Powerful engine, stiff ride, fun to drive
Make no mistake about it: The Forte is a lot of fun to drive. In fact, it's probably one of the more fun-to-drive vehicles I've piloted in a while. Under the hood lies a powerful 173 horsepower 2.4-liter DOHC four cylinder with continuously variable valve timing making a respectable 168 ft. lbs. of torque. My review vehicle came with the five-speed automatic transmission with manual shifting capability; a six-speed manual transmission is also offered. EPA rating on the automatic SX is 23 city, 31 highway; I got almost exactly 23 mpg in mostly city driving. This is slightly better than the Toyota Corolla XRS, Honda Civic Si, and Mazda3 S Sport.

Forte has an independent front suspension and a torsion beam rear (the Civic and Mazda3 have a fully independent suspension; Corolla also uses the torsion rear). Suspension tuning is on the stiff side, which I like, although, it might be a bit stiff for some. The car handled very well and cornering was nice and flat. The meaty 215/45/17 tires had little problem putting the power to the ground. Braking is handled by front and rear disc brakes with ABS, brake assist, and EBD. The Forte also has traction control and stability control.

Kia Forte SX - Subcompact Culture
A truly competitive compact
There's a lot to like about Kia's Forte SX: Great driving characteristics, long list of available features, and attractive styling.
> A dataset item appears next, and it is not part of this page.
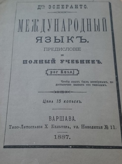 Unua libro per russi - 1887 - copertina fronte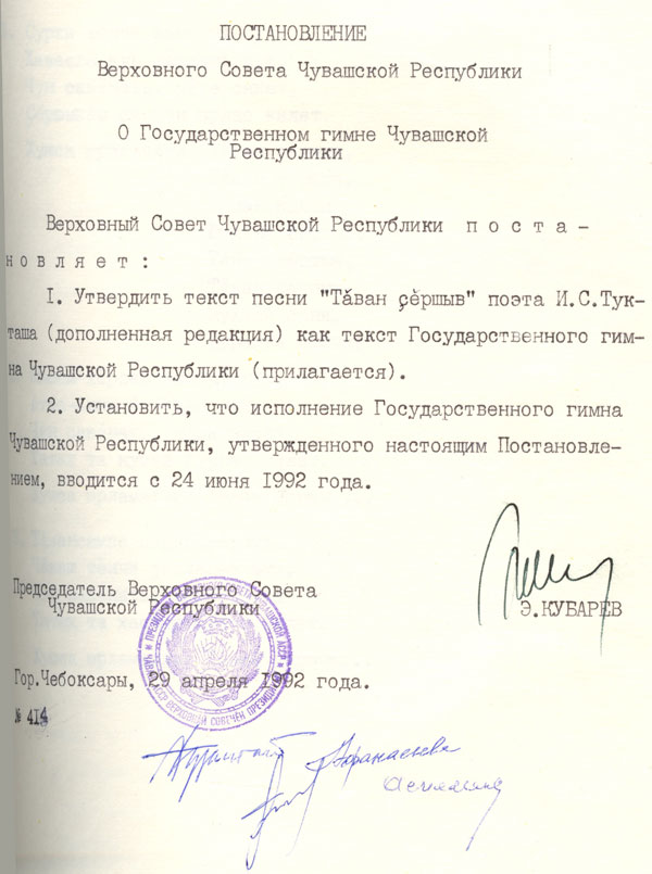 Постановление Верховного Совета Чувашской Республики о Государственном гимне Чувашской Республики

This car offers similar performance to the Toyota Corolla XRS and Mazda3, but for thousands less. It's still slower than the Civic Si sedan, but costs less and doesn't require premium fuel. Plus there's that warranty: 5 year/60,000 mile basic, 10 year/100,000 mile powertrain. You can't get that standard on the Toyota, Mazda, or Honda.

Then there's the Forte SX's price $18,195; $20,490 as tested (which included $1,000 leather, and $600 heated seats, $695 destination).

That's a lot of car for the money. Refinement is still not quite as high as the Japanese, but it's getting better and better. And although Kia still has a ways to go to bring long-time Honda and Toyota buyers to its side, with cars like the Forte SX, consumers should take note: this is a very viable competitor for your hard-earned dollars.

LINK
Kia.com

5 comments:

Anonymous said...

How does this feel compared to a Scion TC? I know its not the 2 door version but the power specs and suspension design are similar on the 2 doors.

I really like the look of the new Forte.

Thirty-Nine said...

Tell you the truth, I've never driven a tC.

I can tell you there was a good amount of power on tap, and handling was very good.

nlpnt said...

The lack of a hatchback model when its' predecessor had one bothers me, but I guess the Soul is the replacement for the Spectra 5.

Thirty-Nine said...

Well they get a coupe ... er Koupe instead. And yes, the Soul does sort of fill the five-door hatch gap.

HyundaiSmoke said...

Soul kind of fits fit, but since its a B Segment we're going to need a true C-segment hatch. That's why a Forte hatch is coming.